As most people, I think that there’s a love-hate relationship with the technology that’s coming through. The only thing that’s indubitable is that anyone, if they really want, can find what they want. Especially for kids who are trying to find someone who’s like-minded, and they’re living in a small town. And for every gay kid this completely changes the story. I can’t imagine how helpful it is for disabled kids, for anyone who is marginalized. It’s like, you’re gonna find at least ten freaks somewhere who feel the same way, and that is good. It’s just good. It’s hard to say some things are good or bad, but that’s good.
AW: Do you want to continue to do live performance as well?
JCM: I’ve definitely had it with Hedwig. The other night I actually performed as myself at a rock club, and had a blast, just sort of jumped off the stage, and nobody caught me. I don’t know if they would have caught me if I was Hedwig. It’s gonna be a few years till I get back into something, but periodically, I like to have that release.
AW: Where do you want to be in ten years?

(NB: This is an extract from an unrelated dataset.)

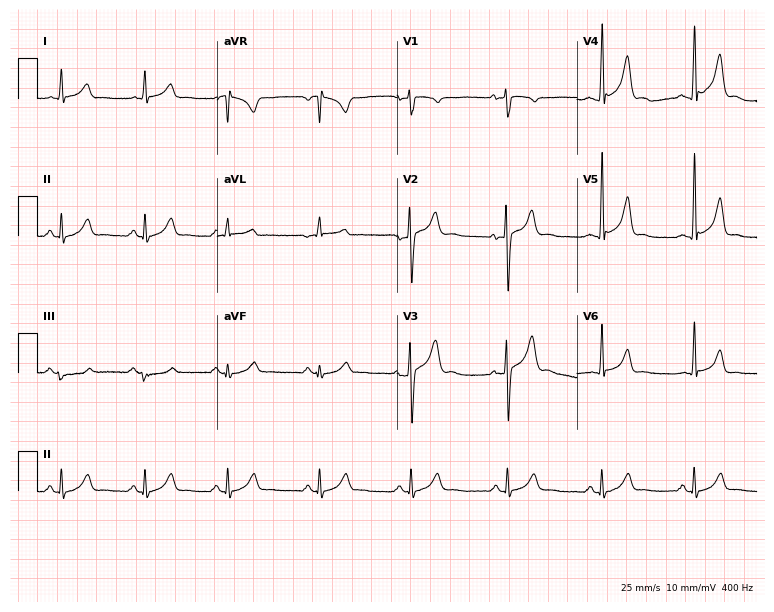
Standard 12-lead ECG recorded from a 24-year-old male patient. Read as a normal ECG.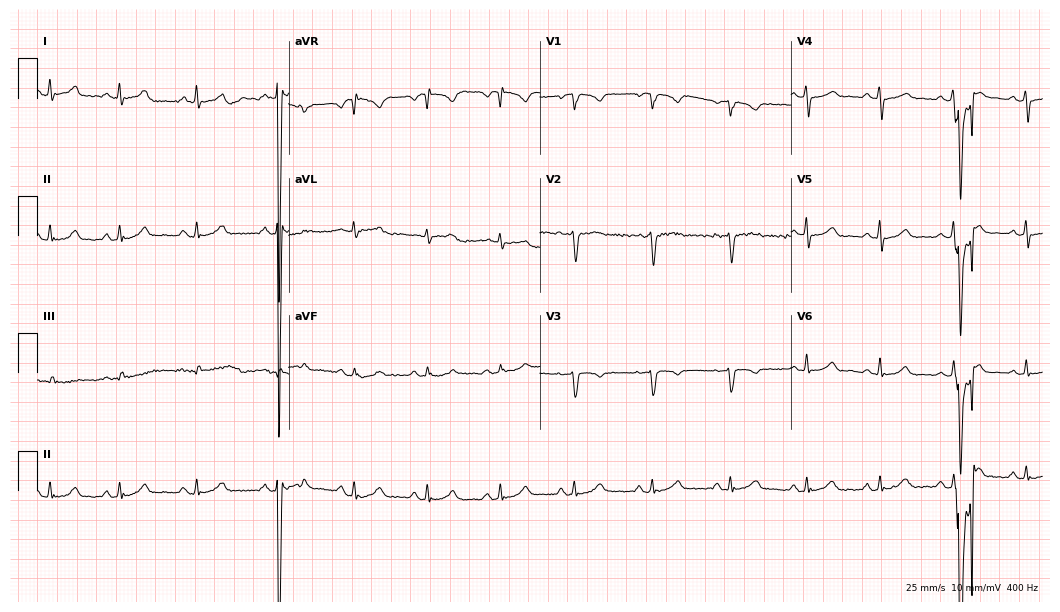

JCM: I really don’t know what I’ll be working on. What I would like to be: probably with kids, with my boyfriend, and have a place in New York and somewhere else, and not have to worry about money. Not have to worry about being recognized too much–I got out of the acting, and that helps. When I was a kid I used to sort of imagine myself becoming a monk, because I was taught by monks. I don’t know, maybe I’ll be in some cheap chateau in the south of France, holding seminars or master classes or something.